"El silencio heredado" -Cuento corto-

Agosto de 1982. Germán tenía ocho años y dormía como podía, espantando mosquitos que parecían picarlo a él y a nadie más. La casa de su abuela y las dos tías en San Isidro era muy extraña, ciertas cosas le ocurrían y decirlas en voz alta sonaban siempre a alguna mentira infantil. Una sola vez dijo que había mosquitos cuando dormía y su abuela lo calmó: “No mientas, Germán. Hay una tela mosquitero”. Y era cierto, ¡pero los mosquitos estaban del lado de adentro!. Sin mucho derecho a queja dormía sabiendo que era por unos días nomás, hasta que volviera a su casa.

A las seis y veinte de la mañana su otra tía lo despertaba y le preparaba el desayuno. Comenzaba su rutina. A Germán lo llevaban al colegio en auto cuando se quedaba en lo de su abuela. Una de sus tias guardaba el Citroen “ranita” color rojo en una especie de galpón junto a coches de vecinos. Todos los días caminaban hasta ahí, Germán abría el portón oxidado y esperaba que su tía sacara el auto para luego cerrarlo. Escuchaba el silencio del barrio, los grillos que en el amanecer sonaban fuerte y un poco de miedo le daban. Luego el espectáculo de viajar, a él le encantaba viajar en auto porque lo hacía pocas veces.

El Citroen tenía la palanca al lado del tablero, hacía un ruido muy particular, siempre daba la impresión de motor ahogado. Mientras iba por Panamericana rumbo a capital él prendía la radio y apretaba la botonera buscando frecuencias hasta que su tía se enojaba y le pegaba con autoridad en la mano. Entonces Germán miraba el piso. Y en el piso, el asfalto de la Panamericana. El proceso de cataforesis no había llegado al Citroen y solía verse el suelo en pequeños círculos oxidados. O en realidad no verse, para ser precisos. La tía ponía Radio Continental, Germán escuchaba las voces y se dormía un poco.

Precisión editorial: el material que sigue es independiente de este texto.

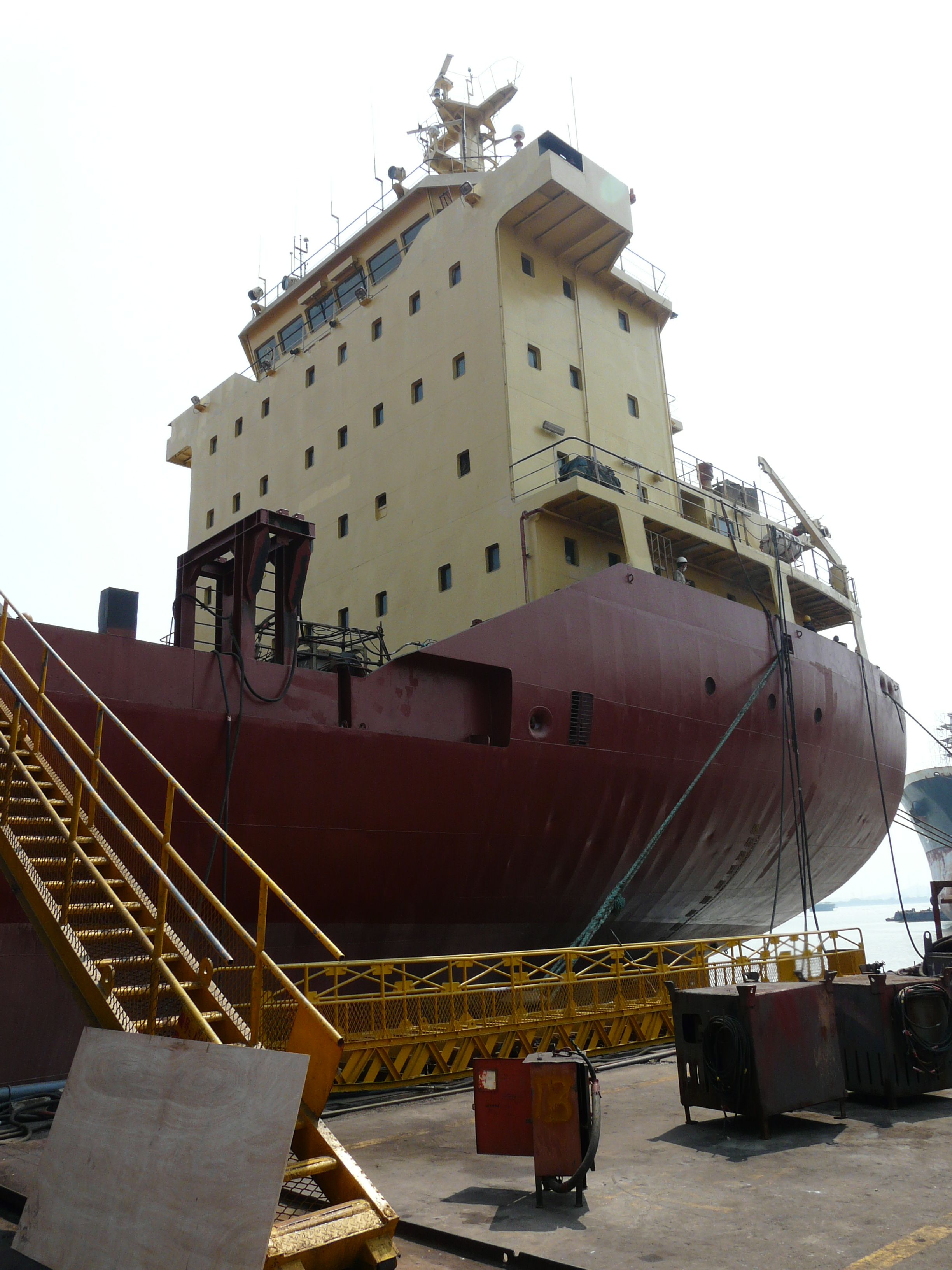 Т/х "Don Max" у причала судоремонтного завода в Huandao (Китай) 18 мая 2011 года. Судно имеет сообщение с берегом через заводскую сходню со ступеньками тяжёлого исполнения.

Cuando estaba por llegar al colegio se daba cuenta por el ruido de bocinas del centro. No había diálogo en todo el trayecto. La miraba a su tía que movía los labios como hablando con ella misma, con el ceño fruncido. No preocupada sino ocupada, su mente. Era un gesto que a veces él también hacía. Le gustaba a Germán mirar a la gente, su tia le parecía tan amable desde lo que hacía por él, más allá de si lo transmitía, se sentía protegido de algún modo. En la puerta del colegio Germán puso su brazo arriba del de su tia, quiso jugar. Ella le hizo cosquillas detrás de las orejas y ambos se rieron.

Para él llegaba un gran momento. Bajarse de un auto en la puerta del colegio sentía que era algo parecido a la llegada de Colón a América: todo un acontecimiento que no fuera ni en tren ni en colectivo, lo habitual. Cerraba la puerta con parsimonia para oírla. Germán estaba medio dormido. El cuello de la camisa celeste tenía una ballenita quebrada y se subía, sin solución. Se dio vuelta para saludar a su tia pero ella se estaba yendo, le hizo señas y volvió a parar el auto. Por la ventanilla abierta le dio un beso y el gesto de los dos brazos por sobre los de ella. “¿Por qué tenés ronchas?”. Y Germán le dijo que no lo sabía. “Vos tenés que hablar con los mosquitos a la noche así no te pican, como hago yo. Después te enseño”.

Le guiñó un ojo y él se sintió aliviado de saber que alguien más veía los mosquitos en la casa de su abuela. Por la tarde volviendo en el auto escuchó el plan. Su abuela se iría a comprar y con la casa sola ellos tirarían insecticida sin que se dé cuenta. Esa noche no zumbaron mosquitos y la abuela seguía creyendo que jamás los hubo.

Germán se sintió parte de algo, de una complicidad. Estaba feliz. Con qué poco uno es feliz de verdad, pensaba él al otro día viajando en el Citroen y mirando de nuevo a su tía, hablando en silencio con ella misma. Como él también hacía. Otra complicidad.

1 comentarios:

Gabriel dijo...

Descripción familiar ciento por ciento. Una semana al mes iba a lo de mi abuela y mis tías a dormir, en medio de mosquitos zumbando. La tía Betty me llevaba hasta el colegio en su gastado Citroen, la “ranita”. Y yo me sentía un Rey, dentro de esa ranita.